Suicide Prevention: 'Suicide Bridge' Reduces Impulse to Jump
Man who watched 'bloody' bodies fall leads effort to create barriers.
Sept. 10, 2012— -- Editors' Note: This is the first of three ABCNews.com stories featured during National Suicide Prevention Week to explore not only what motivates people to kill themselves, but to highlight those who survive suicide attempts, witness them or work to prevent them.
Ryan Thurston remembers the first time he saw a man jump to his death from the Aurora Bridge, landing in the Seattle parking lot just beneath his office window in the fall of 2005.
"It was a balmy Seattle morning, a typical morning, checking email and chatting with co-workers," said Thurston, now 35. "I had a window looking out at the bridge. I glanced down at the parking lot and saw a guy head down, blood coming from his head. He was probably 20 yards away.

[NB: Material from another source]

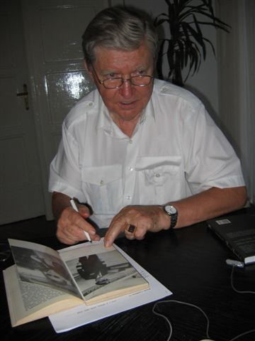 Henryk Landsberg (b. 1932), Polish pilot

"At first I thought he had tripped, then we all looked at the bridge and could see his truck with the door open," he said.
It happened again a month later and continued "on a pretty regular basis," Thurston said.
By 2006, a record nine people in one year had jumped to their deaths from the bridge, including a 15-year-old girl.
But since last year, safety barriers have been in place, thanks in large part to efforts by Thurston, who, after being so traumatized, founded Seattle Friends, a suicide-prevention organization.
"Nothing had been done, there had been no concerted effort," he said a few days before Sunday's start of the 38th annual National Suicide Prevention Week.
But Thurston had another reason to get involved: A close college friend had taken his own life. "You see the impact on family and friends," he said.
Now, state transportation officials, who spent $4.8 million on the project, say guardedly that it is working.
More than 230 people have taken their lives at the Aurora Bridge, making it the second deadliest "suicide bridge" in the United States, behind the Golden Gate Bridge, according to Seattle Friends. Since 1995, 50 people have died, and more than half of the victims landed on the pavement and busy intersections below.
Broadly speaking, a federal study shows, 8.3 million Americans -- 3.7 percent of all adults -- have serious thoughts of suicide each year; 2.3 million make a plan and 1.1 million attempt suicide, resulting in an estimated 37,000 suicide deaths each year.
Some studies show that iconic bridges and other physical structures draw those with suicidal impulses, but if barriers are in place, many deaths can be prevented.
New York University in Lower Manhattan just completed the renovation of a 150-foot-tall space after a several students jumped to their deaths inside a library.
In 2003, after two suicides less than a month apart, the university installed 8-foot, plastic-glass walls in its library's atrium. But another student scaled the wall in 2009 and killed himself. Now, a new system of lace-like aluminum panels has been installed around the balconies and staircases.
Cornell University in Ithaca, N.Y., has also addressed its suicide problem by recently installing mesh nets on five bridges that cross gorges around campus. The school has had 27 such deaths between 1990 and 2010, 15 of them students.
Some experts argue that those intent on suicide will find a way, regardless of attempts to dissuade jumpers, but one study, reported in the New York Times story, "The Urge to End It All," suggests otherwise.
Two bridges in Washington, D.C., span the 125-foot deep Rock Creek gorge, the Ellington, famous as the "suicide bridge" with about four deaths a year, and the Taft, with fewer than two a year.
But after three people died in a 10-day period in 1985, the city erected barriers at the Ellington Bridge. Critics feared jumpers would just go to the Taft instead. But five years later, a study showed no suicides at the Ellington Bridge and no change at Taft. As a result, the overall suicide deaths went down in the nation's capital by 50 percent.